Places lost to time, war, terrorism, natural disasters, and gentrification are all included, preventable and inevitable losses all shown side by side. Kristin Qualls is the Gallery Coordinator. “We’ve been getting some really good press we were featured on why we’ve been featured on row one today,” said Qualls.
Harvey added 11 paintings to the project before it came to the Rowan Art Gallery which features locations from South Jersey and the Philadelphia area. The gallery partnered with several organizations throughout Glassboro to put out the call for submissions of places important and nostalgic from area residents.
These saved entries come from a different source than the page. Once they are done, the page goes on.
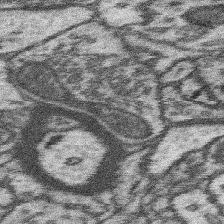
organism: Mouse
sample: Somatosensory cortex neuropil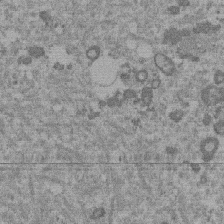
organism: Mouse
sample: Dividing mouse embryo 1 cell stage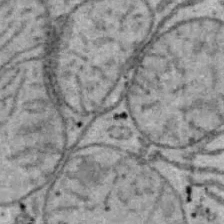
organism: Mouse
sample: Liver from an obese (ob/ob) mouse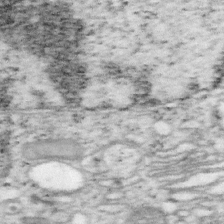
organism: Mouse
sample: OT-I killer T cells with ID8 ovarian cancer cells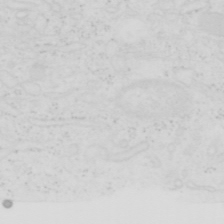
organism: Human
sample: SUM-159 cell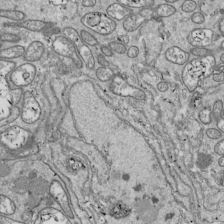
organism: Drosophila
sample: Cell division; meiosis; drosophila spermatocytes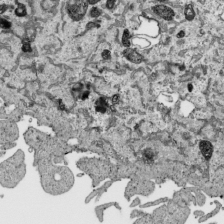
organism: Human
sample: Mitochondria in HCT116 cells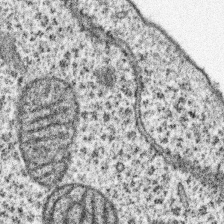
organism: Human
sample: HeLa cells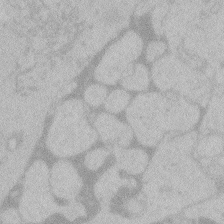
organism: Zebrafish
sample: Macrophage infected with Toxoplasma gondii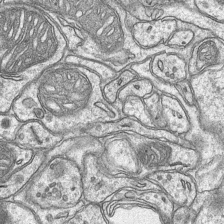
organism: Mouse
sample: CA1 Hippocampus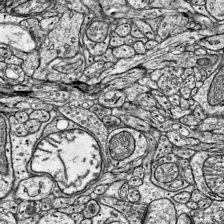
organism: Mouse
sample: Visual Cortex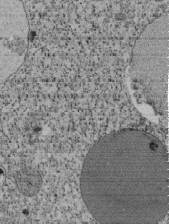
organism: Tetrahymena
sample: Cilia in tetrahymena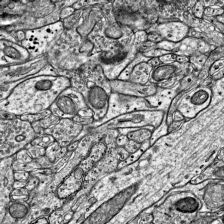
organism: Mouse
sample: Visual Cortex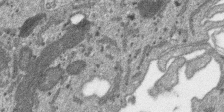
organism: Human
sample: Lung epithelial cells infected with SARS-CoV-2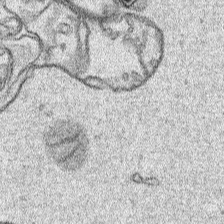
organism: Human
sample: Mitochondria in HCT116 cells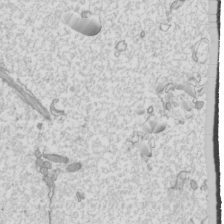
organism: Mouse
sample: Cilia; mouse epididymis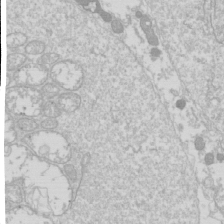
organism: Drosophila
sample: Cell division; meiosis; drosophila spermatocytes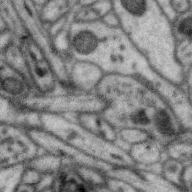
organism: Zebra finch
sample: Brain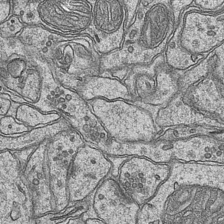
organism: Mouse
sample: CA1 Hippocampus

“When you walk into the space… it kind of engulfs you, because you’re surrounded by it. But at the same time, there’s a feeling of vastness, because you’re looking at the scene and some of them are just broad and large landscapes are spaces that you can kind of get lost, lost in the paintings themselves,” said Mary Salvante, who is the Gallery and Exhibitions Program Director.
All of the paintings are the same size, though some are vertical and others are horizontal. The paintings are arranged so that places that come from more fun and happy memories, like amusement parks, are not directly next to places that carry the memories of tragic events that caused the loss of human life. Beyond that, the Titanic’s proximity to the painting of the iceberg, and Moskva Pool and the Palaces of the Soviets are next to each other because they were located at the same site. Beyond that, the placement is largely unintentional.
“And in the end, I thought maybe having a kind of project that was about a collective loss of place would be what could provoke people to think about what we could do collectively, to save places to kind of preserve places like what makes life worth living for people,” said Harvey.